A Solenidade de Cristo Rei foi durante décadas o dia dedicado ao compromisso laical, nomeadamente dos Movimentos ligados à Ação Católica. Em muitas dioceses, sobretudo no Continente, este gesto feito publicamente, era sinal de uma Igreja de ação, capaz de levar esperança a todos os ambientes onde os homens e mulheres vivem, trabalham e sofrem.

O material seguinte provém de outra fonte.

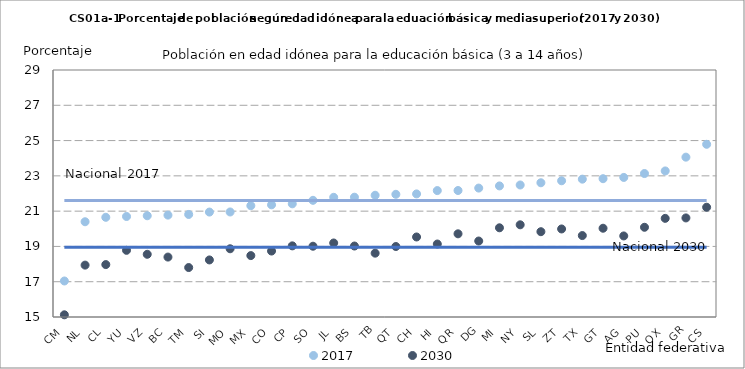
| Category | 2017 | 2030 | N_17 | N_30 |
|---|---|---|---|---|
| CM | 17.041 | 15.126 | 21.6 | 18.953 |
| NL | 20.398 | 17.941 | 21.6 | 18.953 |
| CL | 20.651 | 17.971 | 21.6 | 18.953 |
| YU | 20.697 | 18.78 | 21.6 | 18.953 |
| VZ | 20.739 | 18.554 | 21.6 | 18.953 |
| BC | 20.775 | 18.397 | 21.6 | 18.953 |
| TM | 20.812 | 17.803 | 21.6 | 18.953 |
| SI | 20.947 | 18.234 | 21.6 | 18.953 |
| MO | 20.953 | 18.867 | 21.6 | 18.953 |
| MX | 21.308 | 18.481 | 21.6 | 18.953 |
| CO | 21.359 | 18.738 | 21.6 | 18.953 |
| CP | 21.415 | 19.033 | 21.6 | 18.953 |
| SO | 21.614 | 19.012 | 21.6 | 18.953 |
| JL | 21.784 | 19.195 | 21.6 | 18.953 |
| BS | 21.79 | 19.023 | 21.6 | 18.953 |
| TB | 21.9 | 18.618 | 21.6 | 18.953 |
| QT | 21.954 | 18.996 | 21.6 | 18.953 |
| CH | 21.977 | 19.536 | 21.6 | 18.953 |
| HI | 22.165 | 19.136 | 21.6 | 18.953 |
| QR | 22.169 | 19.714 | 21.6 | 18.953 |
| DG | 22.307 | 19.307 | 21.6 | 18.953 |
| MI | 22.43 | 20.057 | 21.6 | 18.953 |
| NY | 22.482 | 20.226 | 21.6 | 18.953 |
| SL | 22.608 | 19.835 | 21.6 | 18.953 |
| ZT | 22.721 | 19.99 | 21.6 | 18.953 |
| TX | 22.813 | 19.616 | 21.6 | 18.953 |
| GT | 22.839 | 20.032 | 21.6 | 18.953 |
| AG | 22.911 | 19.594 | 21.6 | 18.953 |
| PU | 23.132 | 20.085 | 21.6 | 18.953 |
| OX | 23.279 | 20.591 | 21.6 | 18.953 |
| GR | 24.06 | 20.615 | 21.6 | 18.953 |
| CS | 24.789 | 21.221 | 21.6 | 18.953 |

Assim, quero começar por saudar todos os homens e mulheres do território dos Açores que, investidos em cargos de responsabilidade e autoridade, dão o seu melhor para a construção deste Reino de justiça e paz.  Saúdo igualmente, e de forma agradecida, todos os leigos que vivem a sua participação laical também nos órgãos eclesiais: nos diversos conselhos paroquiais de pastoral e da administração dos bens, nos movimentos, secretariados ou serviços diocesanos, os consagrados e leigos que, aqui ou nas eucaristias pelas 9 ilhas do arquipélago, “acertam o passo” para avançarmos juntos na sementeira da esperança. Todos, todos, todos! Contamos todos, caminhemos com todos, sejamos esperança para todos! Isto mesmo propomos no Itinerário Pastoral para 2024/25.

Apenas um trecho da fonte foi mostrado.